A cell spends 90% of it’s time in the first three phases of the cycle, which are collectively called the interphase. A cell will enter the last two phases of the cell cycle (mitosis and cytokinesis) only if it about to divide.
The 5 phases of cell growth: First growth (G1) phase / Synthesis (S) phase / Second Growth (G2) phase / Mitosis / Cytokinesis
Stage 1: First growth (G1) During the G1 phase, a cell grows rapidly and carries out it’s routine functions. Cells that are not dividing stay in the G1 phase. For most organisms, this phase occupies the major portion of the cell’s life.

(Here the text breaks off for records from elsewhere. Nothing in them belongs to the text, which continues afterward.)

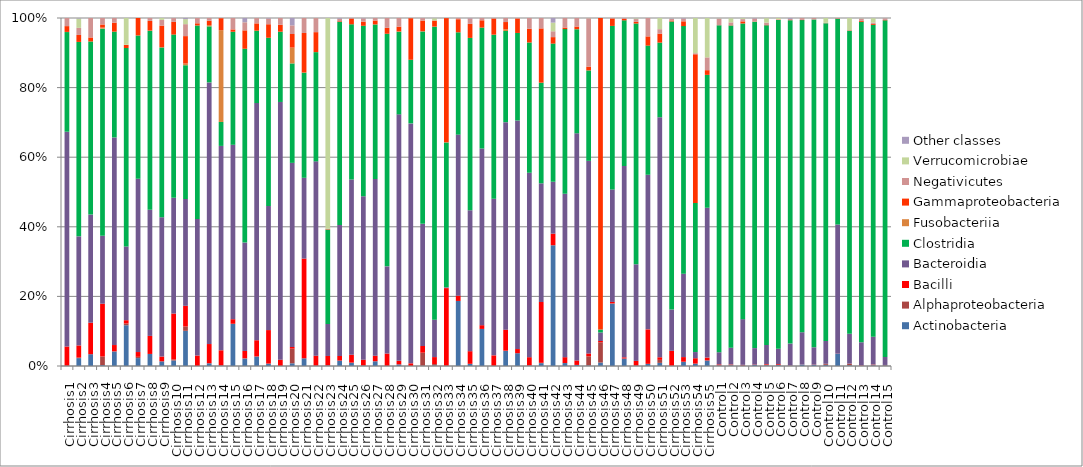
| Category | Actinobacteria | Alphaproteobacteria | Bacilli | Bacteroidia | Clostridia | Fusobacteriia | Gammaproteobacteria | Negativicutes | Verrucomicrobiae | Other classes |
|---|---|---|---|---|---|---|---|---|---|---|
| Cirrhosis1 | 0 | 0.001 | 0.055 | 0.614 | 0.285 | 0 | 0.017 | 0.023 | 0 | 0 |
| Cirrhosis2 | 0.022 | 0.001 | 0.035 | 0.31 | 0.552 | 0 | 0.02 | 0.02 | 0.027 | 0.001 |
| Cirrhosis3 | 0.034 | 0 | 0.09 | 0.307 | 0.492 | 0 | 0.011 | 0.055 | 0 | 0 |
| Cirrhosis4 | 0.003 | 0.025 | 0.151 | 0.195 | 0.594 | 0.003 | 0.009 | 0.019 | 0 | 0 |
| Cirrhosis5 | 0.041 | 0 | 0.018 | 0.592 | 0.302 | 0 | 0.026 | 0.013 | 0 | 0 |
| Cirrhosis6 | 0.116 | 0.005 | 0.009 | 0.21 | 0.566 | 0 | 0.009 | 0.001 | 0.076 | 0 |
| Cirrhosis7 | 0.023 | 0.004 | 0.014 | 0.497 | 0.41 | 0 | 0.05 | 0 | 0 | 0 |
| Cirrhosis8 | 0.034 | 0 | 0.052 | 0.361 | 0.513 | 0 | 0.028 | 0.008 | 0 | 0 |
| Cirrhosis9 | 0.013 | 0 | 0.014 | 0.399 | 0.487 | 0 | 0.062 | 0.017 | 0.005 | 0 |
| Cirrhosis10 | 0.016 | 0.003 | 0.131 | 0.329 | 0.464 | 0 | 0.036 | 0.011 | 0 | 0 |
| Cirrhosis11 | 0.097 | 0.012 | 0.057 | 0.294 | 0.368 | 0.005 | 0.075 | 0.033 | 0.014 | 0.003 |
| Cirrhosis12 | 0 | 0 | 0.03 | 0.391 | 0.555 | 0 | 0.006 | 0.015 | 0 | 0 |
| Cirrhosis13 | 0.008 | 0 | 0.055 | 0.748 | 0.16 | 0.004 | 0.013 | 0.008 | 0 | 0 |
| Cirrhosis14 | 0.001 | 0 | 0.044 | 0.585 | 0.069 | 0.263 | 0.034 | 0.001 | 0 | 0 |
| Cirrhosis15 | 0.118 | 0 | 0.013 | 0.49 | 0.318 | 0 | 0.007 | 0.032 | 0 | 0 |
| Cirrhosis16 | 0.021 | 0.001 | 0.021 | 0.307 | 0.548 | 0 | 0.052 | 0.023 | 0 | 0.012 |
| Cirrhosis17 | 0.027 | 0 | 0.046 | 0.679 | 0.207 | 0 | 0.021 | 0.015 | 0 | 0 |
| Cirrhosis18 | 0.007 | 0 | 0.096 | 0.355 | 0.481 | 0 | 0.039 | 0.016 | 0 | 0.002 |
| Cirrhosis19 | 0 | 0 | 0.018 | 0.737 | 0.201 | 0 | 0.02 | 0.019 | 0 | 0 |
| Cirrhosis20 | 0.008 | 0.042 | 0.005 | 0.523 | 0.282 | 0.045 | 0.038 | 0.025 | 0 | 0.021 |
| Cirrhosis21 | 0.022 | 0 | 0.284 | 0.23 | 0.299 | 0.001 | 0.113 | 0.043 | 0 | 0 |
| Cirrhosis22 | 0.001 | 0.001 | 0.028 | 0.555 | 0.312 | 0 | 0.057 | 0.04 | 0 | 0 |
| Cirrhosis23 | 0.002 | 0 | 0.027 | 0.091 | 0.268 | 0 | 0.001 | 0.001 | 0.597 | 0 |
| Cirrhosis24 | 0.015 | 0 | 0.013 | 0.375 | 0.581 | 0 | 0.002 | 0.007 | 0 | 0.002 |
| Cirrhosis25 | 0.01 | 0 | 0.022 | 0.5 | 0.443 | 0 | 0.016 | 0.001 | 0 | 0.001 |
| Cirrhosis26 | 0.002 | 0 | 0.016 | 0.465 | 0.486 | 0 | 0.012 | 0.009 | 0 | 0.001 |
| Cirrhosis27 | 0.013 | 0 | 0.016 | 0.506 | 0.442 | 0 | 0.011 | 0.007 | 0 | 0 |
| Cirrhosis28 | 0 | 0 | 0.035 | 0.247 | 0.66 | 0 | 0.017 | 0.028 | 0 | 0 |
| Cirrhosis29 | 0.005 | 0 | 0.01 | 0.704 | 0.236 | 0.001 | 0.014 | 0.025 | 0 | 0 |
| Cirrhosis30 | 0 | 0 | 0.007 | 0.688 | 0.182 | 0 | 0.119 | 0.001 | 0 | 0 |
| Cirrhosis31 | 0.001 | 0.037 | 0.019 | 0.348 | 0.548 | 0 | 0.031 | 0.007 | 0 | 0 |
| Cirrhosis32 | 0.002 | 0.004 | 0.02 | 0.106 | 0.832 | 0 | 0.017 | 0.001 | 0.006 | 0.001 |
| Cirrhosis33 | 0.001 | 0 | 0.222 | 0.002 | 0.414 | 0 | 0.355 | 0 | 0 | 0 |
| Cirrhosis34 | 0.186 | 0 | 0.015 | 0.461 | 0.293 | 0 | 0.037 | 0.003 | 0 | 0 |
| Cirrhosis35 | 0.006 | 0 | 0.036 | 0.403 | 0.493 | 0 | 0.04 | 0.016 | 0 | 0.001 |
| Cirrhosis36 | 0.106 | 0 | 0.011 | 0.506 | 0.347 | 0 | 0.021 | 0.007 | 0 | 0 |
| Cirrhosis37 | 0.001 | 0 | 0.03 | 0.447 | 0.468 | 0 | 0.046 | 0.002 | 0 | 0 |
| Cirrhosis38 | 0.043 | 0.001 | 0.06 | 0.594 | 0.261 | 0.005 | 0.021 | 0.012 | 0 | 0 |
| Cirrhosis39 | 0.037 | 0 | 0.012 | 0.653 | 0.25 | 0 | 0.041 | 0.001 | 0 | 0 |
| Cirrhosis40 | 0.001 | 0 | 0.023 | 0.523 | 0.369 | 0 | 0.039 | 0.03 | 0 | 0 |
| Cirrhosis41 | 0.008 | 0.001 | 0.173 | 0.338 | 0.287 | 0 | 0.155 | 0.03 | 0 | 0 |
| Cirrhosis42 | 0.338 | 0 | 0.032 | 0.145 | 0.387 | 0 | 0.018 | 0.016 | 0.024 | 0.013 |
| Cirrhosis43 | 0.008 | 0 | 0.017 | 0.468 | 0.472 | 0 | 0.005 | 0.027 | 0 | 0 |
| Cirrhosis44 | 0.003 | 0 | 0.013 | 0.651 | 0.298 | 0 | 0.008 | 0.024 | 0 | 0 |
| Cirrhosis45 | 0.002 | 0.026 | 0.008 | 0.548 | 0.257 | 0 | 0.011 | 0.138 | 0.001 | 0 |
| Cirrhosis46 | 0.01 | 0.056 | 0.004 | 0.024 | 0.008 | 0 | 0.867 | 0 | 0 | 0 |
| Cirrhosis47 | 0.177 | 0.001 | 0.004 | 0.32 | 0.466 | 0 | 0.021 | 0.001 | 0 | 0 |
| Cirrhosis48 | 0.021 | 0 | 0.003 | 0.548 | 0.417 | 0 | 0.004 | 0.003 | 0 | 0 |
| Cirrhosis49 | 0 | 0.001 | 0.013 | 0.272 | 0.677 | 0 | 0.005 | 0.008 | 0.002 | 0.001 |
| Cirrhosis50 | 0.006 | 0 | 0.099 | 0.441 | 0.369 | 0 | 0.026 | 0.052 | 0 | 0 |
| Cirrhosis51 | 0.009 | 0.009 | 0.007 | 0.687 | 0.214 | 0 | 0.026 | 0.013 | 0.032 | 0 |
| Cirrhosis52 | 0 | 0.001 | 0.042 | 0.118 | 0.823 | 0 | 0.003 | 0.005 | 0.001 | 0.001 |
| Cirrhosis53 | 0.012 | 0.001 | 0.013 | 0.235 | 0.698 | 0 | 0.014 | 0.008 | 0 | 0.001 |
| Cirrhosis54 | 0.007 | 0 | 0.015 | 0.018 | 0.425 | 0 | 0.424 | 0.003 | 0.1 | 0 |
| Cirrhosis55 | 0.016 | 0 | 0.008 | 0.427 | 0.379 | 0 | 0.013 | 0.037 | 0.112 | 0 |
| Control1 | 0.001 | 0.001 | 0.002 | 0.035 | 0.938 | 0 | 0 | 0.019 | 0.001 | 0.001 |
| Control2 | 0.002 | 0.002 | 0.001 | 0.047 | 0.92 | 0 | 0.001 | 0.008 | 0.012 | 0 |
| Control3 | 0.002 | 0 | 0.001 | 0.128 | 0.828 | 0 | 0.006 | 0.006 | 0.003 | 0 |
| Control4 | 0.003 | 0 | 0.001 | 0.048 | 0.957 | 0 | 0.001 | 0.008 | 0 | 0.001 |
| Control5 | 0.002 | 0.002 | 0.002 | 0.055 | 0.922 | 0 | 0.001 | 0.007 | 0.013 | 0 |
| Control6 | 0.003 | 0 | 0.003 | 0.046 | 0.968 | 0 | 0.001 | 0.001 | 0.004 | 0 |
| Control7 | 0.001 | 0 | 0.001 | 0.063 | 0.935 | 0 | 0 | 0.004 | 0 | 0.002 |
| Control8 | 0.004 | 0 | 0 | 0.094 | 0.906 | 0 | 0.001 | 0.006 | 0 | 0 |
| Control9 | 0.003 | 0 | 0.001 | 0.051 | 0.958 | 0 | 0 | 0.004 | 0 | 0 |
| Control10 | 0.003 | 0.003 | 0 | 0.064 | 0.894 | 0 | 0 | 0.001 | 0.014 | 0 |
| Control11 | 0.035 | 0 | 0 | 0.371 | 0.589 | 0 | 0.001 | 0.001 | 0 | 0 |
| Control12 | 0.002 | 0.004 | 0 | 0.085 | 0.861 | 0 | 0.001 | 0 | 0.034 | 0 |
| Control13 | 0 | 0 | 0.001 | 0.066 | 0.915 | 0 | 0.003 | 0.006 | 0.001 | 0.001 |
| Control14 | 0.002 | 0.002 | 0.001 | 0.079 | 0.883 | 0 | 0.003 | 0.004 | 0.013 | 0 |
| Control15 | 0.002 | 0.001 | 0 | 0.023 | 0.96 | 0 | 0.001 | 0.005 | 0 | 0.001 |
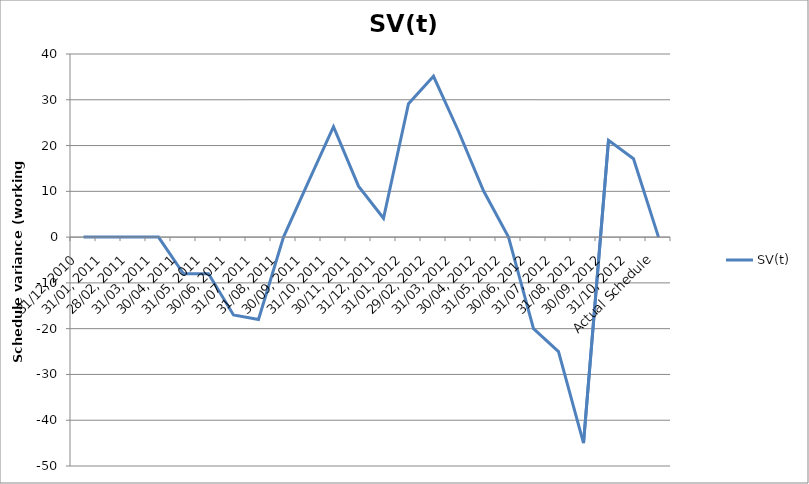
| Category | SV(t) |
|---|---|
| 31/12, 2010 | 0 |
| 31/01, 2011 | 0 |
| 28/02, 2011 | 0 |
| 31/03, 2011 | 0 |
| 30/04, 2011 | -8 |
| 31/05, 2011 | -8 |
| 30/06, 2011 | -17 |
| 31/07, 2011 | -18 |
| 31/08, 2011 | 0 |
| 30/09, 2011 | 12.125 |
| 31/10, 2011 | 24.125 |
| 30/11, 2011 | 11.125 |
| 31/12, 2011 | 4.125 |
| 31/01, 2012 | 29.125 |
| 29/02, 2012 | 35.125 |
| 31/03, 2012 | 23.125 |
| 30/04, 2012 | 10.125 |
| 31/05, 2012 | 0 |
| 30/06, 2012 | -20 |
| 31/07, 2012 | -25 |
| 31/08, 2012 | -45 |
| 30/09, 2012 | 21.125 |
| 31/10, 2012 | 17.125 |
| Actual Schedule | 0 |
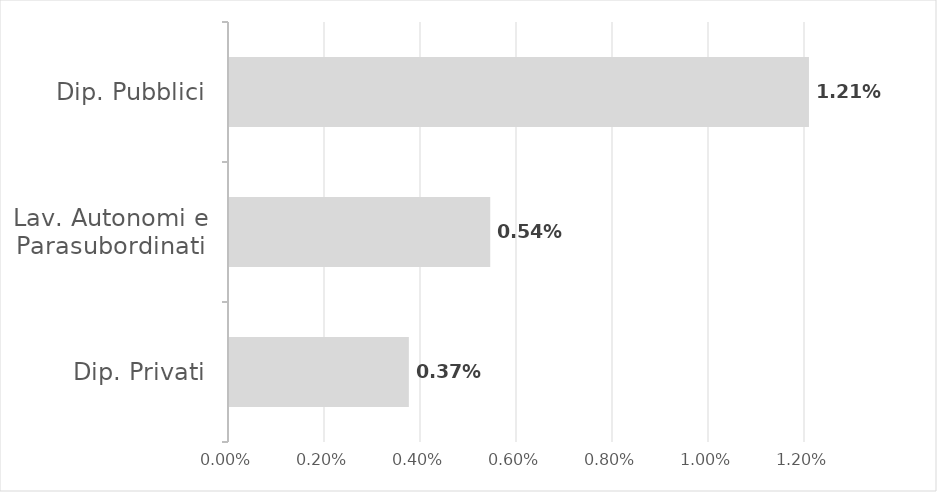
| Category | Series 0 |
|---|---|
| Dip. Privati | 0.004 |
| Lav. Autonomi e Parasubordinati | 0.005 |
| Dip. Pubblici | 0.012 |
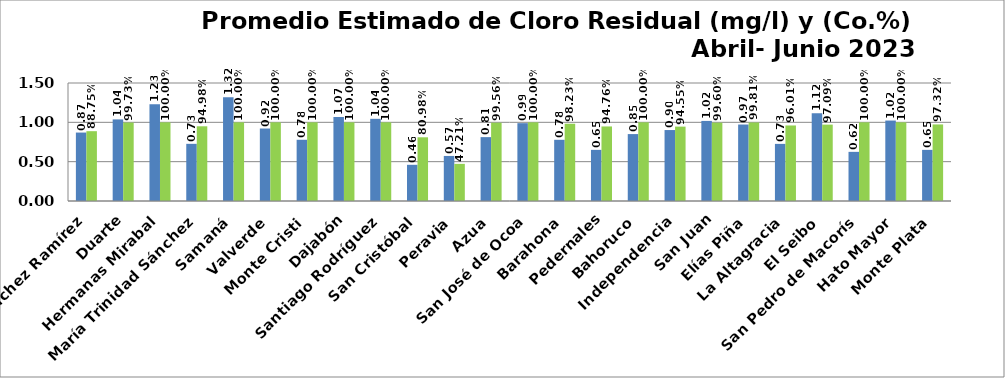
| Category | PROMEDIO TRIMESTRAL (mg/l) | PROMEDIO TRIMESTRAL (Co.%) |
|---|---|---|
| Sánchez Ramírez | 0.87 | 0.887 |
| Duarte | 1.037 | 0.997 |
| Hermanas Mirabal | 1.229 | 1 |
| María Trinidad Sánchez | 0.727 | 0.95 |
| Samaná | 1.319 | 1 |
| Valverde | 0.921 | 1 |
| Monte Cristi | 0.778 | 1 |
| Dajabón | 1.068 | 1 |
| Santiago Rodríguez | 1.045 | 1 |
| San Cristóbal | 0.46 | 0.81 |
| Peravia | 0.573 | 0.472 |
| Azua | 0.812 | 0.996 |
| San José de Ocoa | 0.989 | 1 |
| Barahona | 0.778 | 0.982 |
| Pedernales | 0.65 | 0.948 |
| Bahoruco | 0.851 | 1 |
| Independencia | 0.902 | 0.946 |
| San Juan | 1.018 | 0.996 |
| Elías Piña | 0.972 | 0.998 |
| La Altagracia | 0.726 | 0.96 |
| El Seibo | 1.117 | 0.971 |
| San Pedro de Macorís | 0.625 | 1 |
| Hato Mayor | 1.023 | 1 |
| Monte Plata | 0.65 | 0.973 |

Stage 2: Synthesis (S) phase. A cell’s DNA is copied during this phase. At the end of this phase, each chromosome consists of two chromatids attached at the centromere.
Stage 3: Second Growth (G2) In the G2 phase, preparations are made for the nucleus to divide.
Stage 4: Mitosis. The process during cell division in which the nucleus of a cell is divided into two nuclei is called mitosis. Each nucleus ends up with the same number and kinds of chromosomes as the original cell.
Stage 5: Cytokinesis. The process during cell division in which the cytoplasm divides is called cytokinesis
Mitosis and cytokinesis produce new cells by division that are identical to the original cells and allow organisms to grow, replace damaged tissues, and, in some organism, reproduce asexually.
Certain genes control the information that trigger the proteins that regulate cell growth and division. If one of these genes is mutated, the protein may not function and regulation of cell growth and division can be disrupted and malfunction. Cancer, the uncontrolled growth of cells, may result from this. / Cancer cells do not respond normally to the body’s control mechanisms.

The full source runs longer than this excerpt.